A news article by the Catholic New Agency describes two books written by Ole Miss' Ronald J. Rychlak which refute claims of Nazi collaboration.
“The combination of sloppy work and over-the-top charges provides a textbook example of how a verifiably false account can be reported as fact in the mainstream media,” Rychlak said in the April 2012 issue of the Catholic League’s newsletter The Catalyst.
From the article:
Rychlak also questioned the reliability of Madigan’s sources.
Madigan’s Commentary essay drew on Gerald Steinacher’s book “Nazis on the Run: How Hitler’s Henchmen Fled Justice” and David Cymet’s book “History vs. Apologetics: The Holocaust, the Third Reich, and the Catholic Church.”
According to Rychlak, Madigan “confounded” Steinacher’s points and wrongly said that he wrote that Pope Pius XII favored an “extensive amnesty” for war criminals.
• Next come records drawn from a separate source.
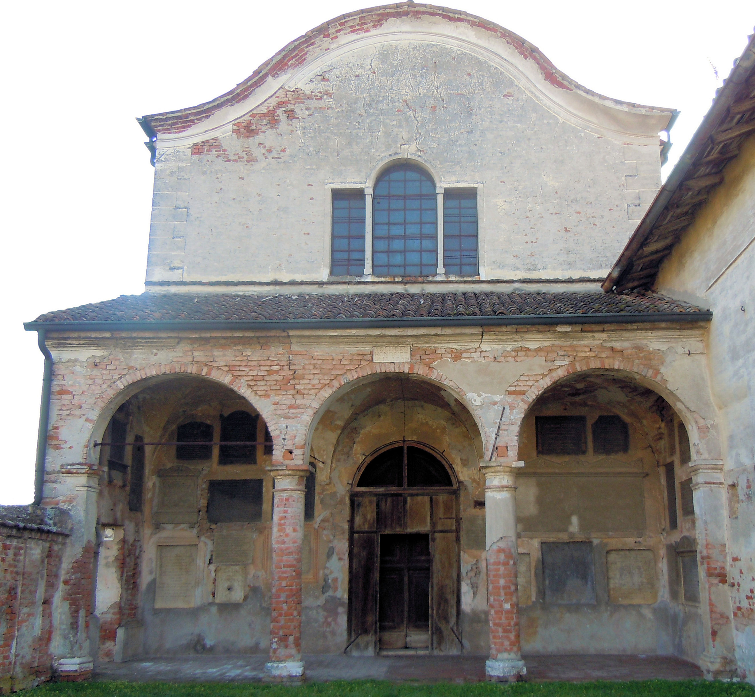 Ostiano, Pieve di San Gaudenzio.
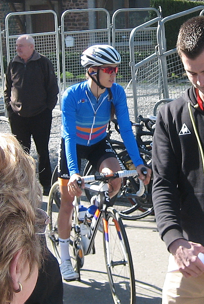 Katarzyna Niewiadoma (Rabo-Liv) voor start Waalse Pijl 2016
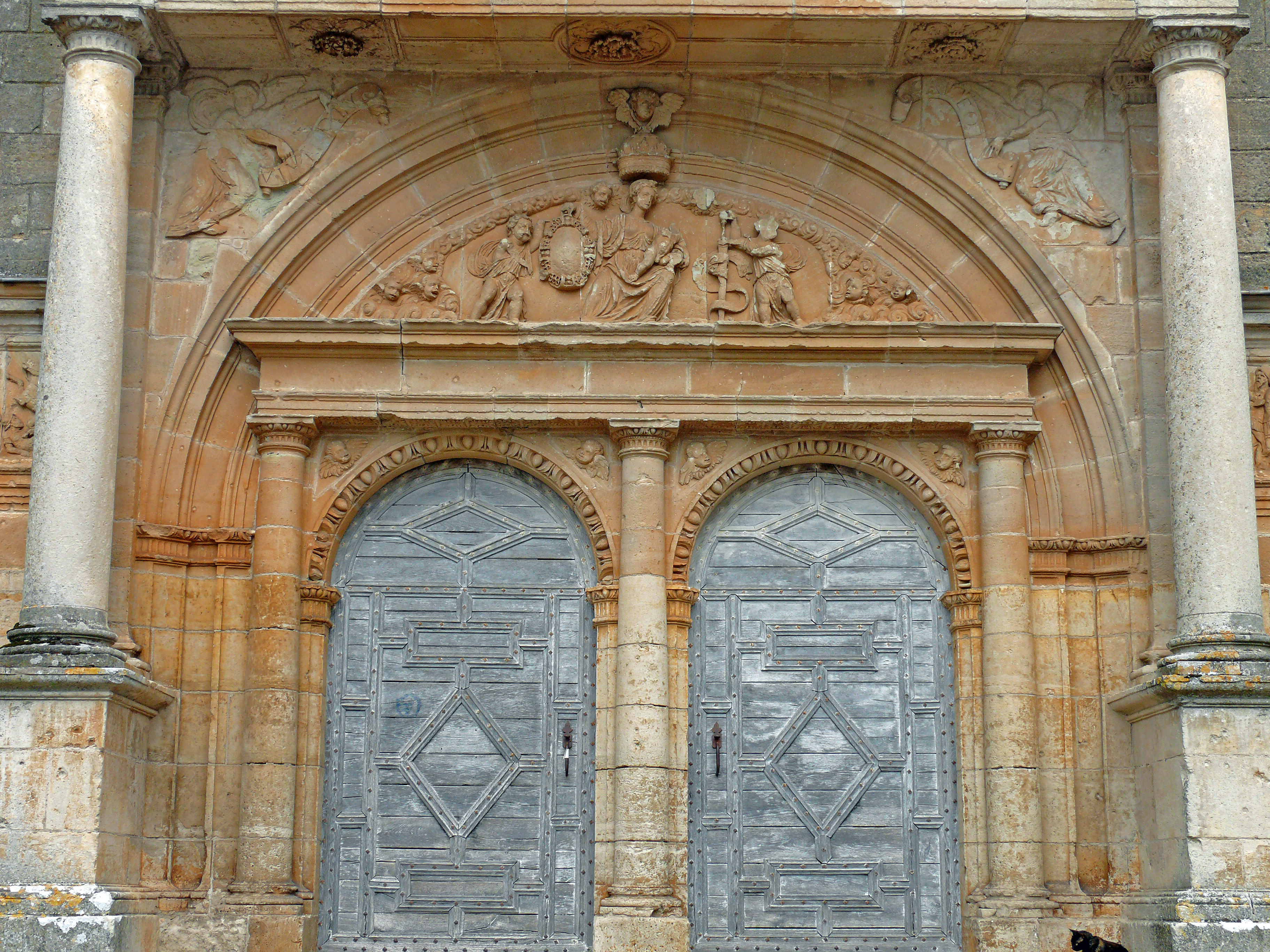 Assier - Église Saint-Pierre - Portail occidental : détail

“That is not what Steinacher wrote, and nothing could be further from the truth,” Rychlak said.
He cited Pius XII’s repeated public stands in favor of punishing war criminals and his provision of evidence for use against Nazi defendants. The Pope assigned a Jesuit to assist prosecutors of accused war criminals.
Steinacher in fact attributed the advocacy amnesty to a German bishop working in Rome, but this interpretation is a misreading, Rychlak said.
He focused on Steinacher’s examination of two letters between Bishop Alois Hudal, rector of the German-speaking seminary college in Rome, and then-Msgr. Giovanni Battista Montini, the future Pope Paul VI.
Bishop Hudal’s May 5, 1949 letter to Msgr. Montini sought amnesty for German soldiers. Steinacher’s book, which incorrectly dates the letter, erroneously reported that the bishop sought pardon for war criminals, Rychlak said.
“Actually, Hudal expressed sympathy for political prisoners who had already spent four years in prison, but he never mentioned nationalities, war criminals, or soldiers,” Rychlak wrote.